Eustice predicates his entire argument on the language of rule 165a(3) of the Texas Rules of Civil Procedure. This rule provides, in relevant part, that “the Court shall reinstate the case upon finding ... that the failure of the party or his attorney was not intentional or the result of conscious indifference but was due to an accident or mistake_” Tex.R.Civ.P. 165a(3). However, rule 165a(3) applies only to cases dismissed for want of prosecution because of the failure of an attorney or party to appear for trial. Ozuna v. Southwest Bio-Clinical Laboratories, 766 S.W.2d 900, 903 (Tex.App.—San Antonio 1989, writ denied); Moore v. Armour & Co., 748 S.W.2d 327, 331 (Tex.App.—Amarillo 1988, no writ); Speck v. Ford Motor Co., 709 S.W.2d 273, 275 (Tex.App.—Houston [14th Dist.] 1986, no writ). It does not apply to cases dismissed for want of diligent prosecution pursuant to the inherent power of the trial court. Ozuna, 766 S.W.2d at 903; Moore, 748 S.W.2d at 331; Speck, 709 S.W.2d at 275.

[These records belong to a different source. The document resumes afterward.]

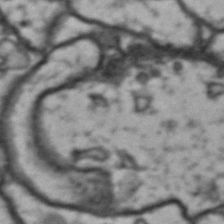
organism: Drosophila
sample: Brain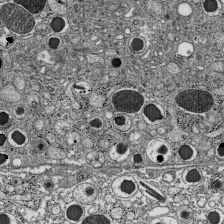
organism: C57BL Mouse
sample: Pancreatic islet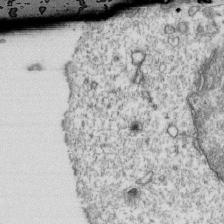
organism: Mouse
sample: Activated OT-1 CD8+ T cells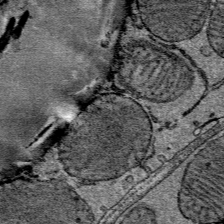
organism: Mouse
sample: Mouse Salivary gland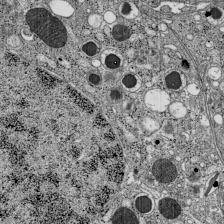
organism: C57BL Mouse
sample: Pancreatic islet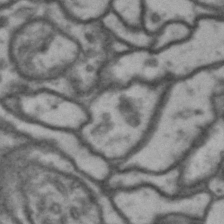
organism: Drosophila
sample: Brain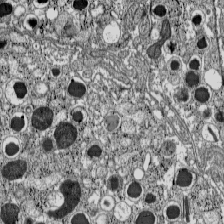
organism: C57BL Mouse
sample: Pancreatic islet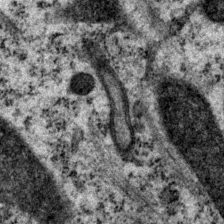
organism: P. pacificus
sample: Pharynx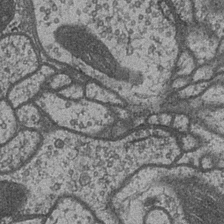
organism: Drosophila
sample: Optic medulla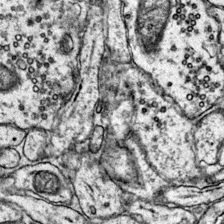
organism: Mouse
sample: Primary visual cortex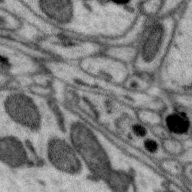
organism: Zebra finch
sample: Brain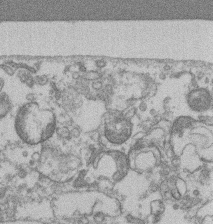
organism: Mouse
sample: T cell stromal cell synapse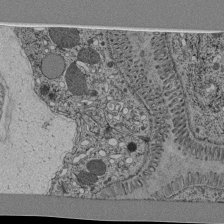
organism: C. elegans
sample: C. elegans pharynx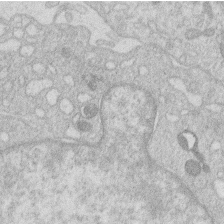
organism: Human
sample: Macrophage cells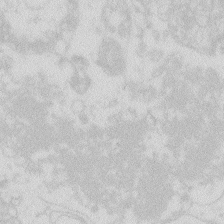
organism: Zebrafish
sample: Macrophage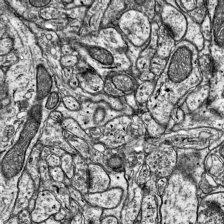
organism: Mouse
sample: Visual Cortex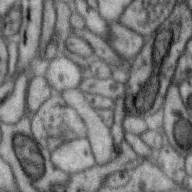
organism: Zebra finch
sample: Brain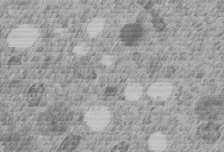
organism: C. elegans
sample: C. elegans embryo early stage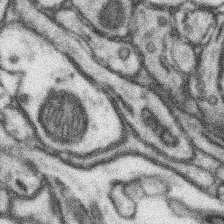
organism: Mouse
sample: Somatosensory cortex neuropil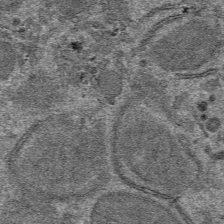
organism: Mouse
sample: Mouse hepatocytes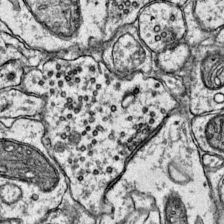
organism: Mouse
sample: Primary visual cortex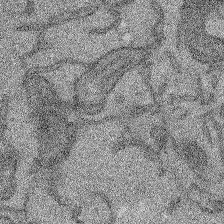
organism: Human
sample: HeLa cells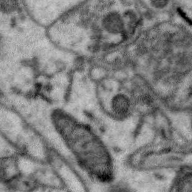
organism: Zebra finch
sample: Brain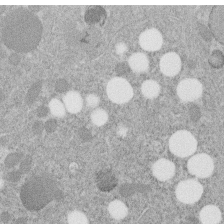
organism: C. elegans
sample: C. elegans embryo early stage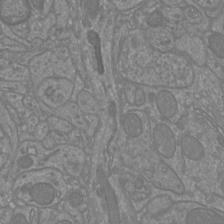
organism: Mouse
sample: Cortical neurons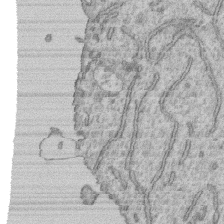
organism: Human
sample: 1205lu cells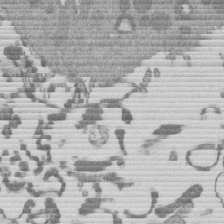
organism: Mouse
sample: Dividing mouse embryo 1 cell stage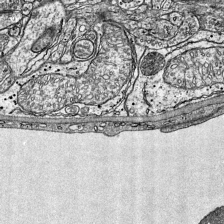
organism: Mouse
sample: Visual Cortex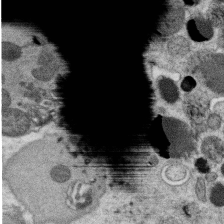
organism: C. elegans
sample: C. elegans oocyte; sperm cells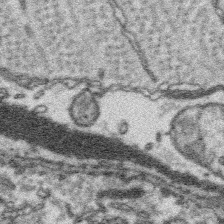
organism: Platynereis dumerilii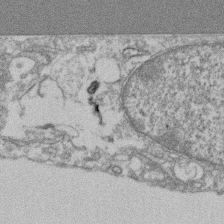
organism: Mouse
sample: T cell stromal cell synapse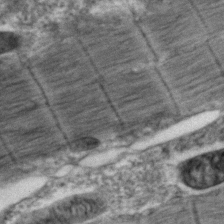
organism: Zebrafish
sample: Zebrafish embryo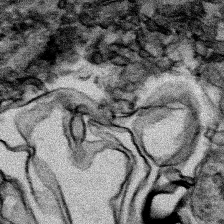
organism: Human
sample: Mitochondria in HCT116 cells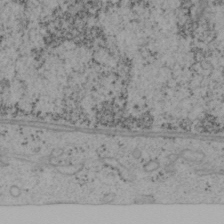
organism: Human
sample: HeLa cells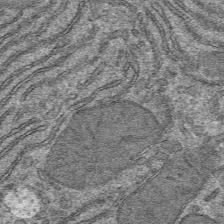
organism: Mouse
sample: Mouse hepatocytes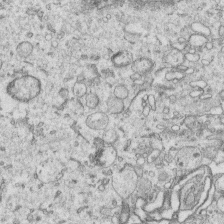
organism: Human
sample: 1205lu cells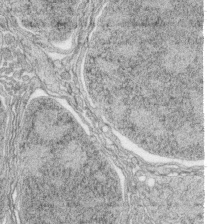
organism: Zebrafish
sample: synaptic ribbons in rod cells and cone cells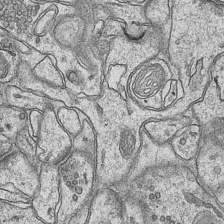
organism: Mouse
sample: CA1 Hippocampus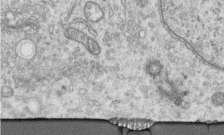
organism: Human
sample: Centriole in RPE cells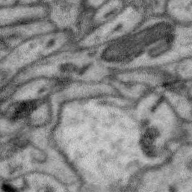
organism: Zebra finch
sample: Brain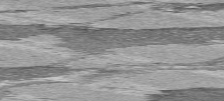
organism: C57BL Mouse
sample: Heart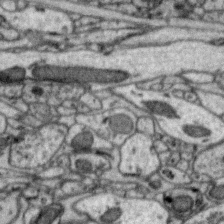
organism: Zebra finch
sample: Brain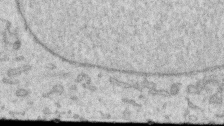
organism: Human
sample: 1205lu cells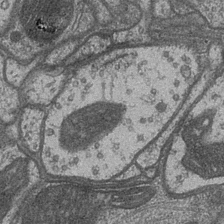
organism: Drosophila
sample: Optic medulla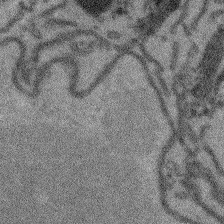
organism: Arabidopsis thaliana
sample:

*15The order entered by the trial court plainly states that the “[pjlaintiff has failed to prosecute his suit with due diligence.” The court found that (1) Eustice announced not ready and moved for a continuance for the third time; (2) Eustice did not respond timely to defendant’s written discovery requests; and (3) due to Eustice’s previous postponements, this case was not brought to trial or final disposition within the time set forth by rule 6(b) of the Rules of Judicial Administration. These findings are supported by the record and are not disputed by Eustice.
We hold that the standards for reinstatement set forth in rule 165a(3) do not apply to this case because the action was dismissed for want of diligent prosecution, not for the failure to appear at trial. Ozuna, 766 S.W.2d at 903. Cf Tex.R.Civ.P. 165a(4) (the same reinstatement procedures and timetable are applicable to all dismissals for want of prosecution, including cases that are dismissed pursuant to the court’s inherent power). The trial court acted in accordance with guiding rules and principles in refusing to reinstate this case. There is no abuse of discretion. Points of error one and two are overruled.
DELAY DAMAGES
In a cross-point, Grandy’s contends that this appeal is frivolous and requests delay damages against Eustice pursuant to rule 84 of the Texas Rules of Appellate Procedure. Before an appellate court may assess damages for delay, it must find that the appeal was taken for delay without sufficient cause. Mid-Continent Casualty Co. v. Whatley, 742 S.W.2d 475, 479 (Tex.App.—Dallas 1987, no writ). The rule should be applied with prudence, caution and after careful deliberation. Lloyd Elec. Co. v. Millett, 767 S.W.2d 476, 484 (Tex.App.—San Antonio 1989, no writ).
Although this case is now over three years old, we cannot say that this appeal has been pursued solely for the purpose of delay or without sufficient cause. Eus-tice’s points of error, even if unconvincing, had a reasonable basis in law. Under these circumstances, we decline to award Gran-dy’s delay damages under rule 84.
The judgment of the trial court is affirmed.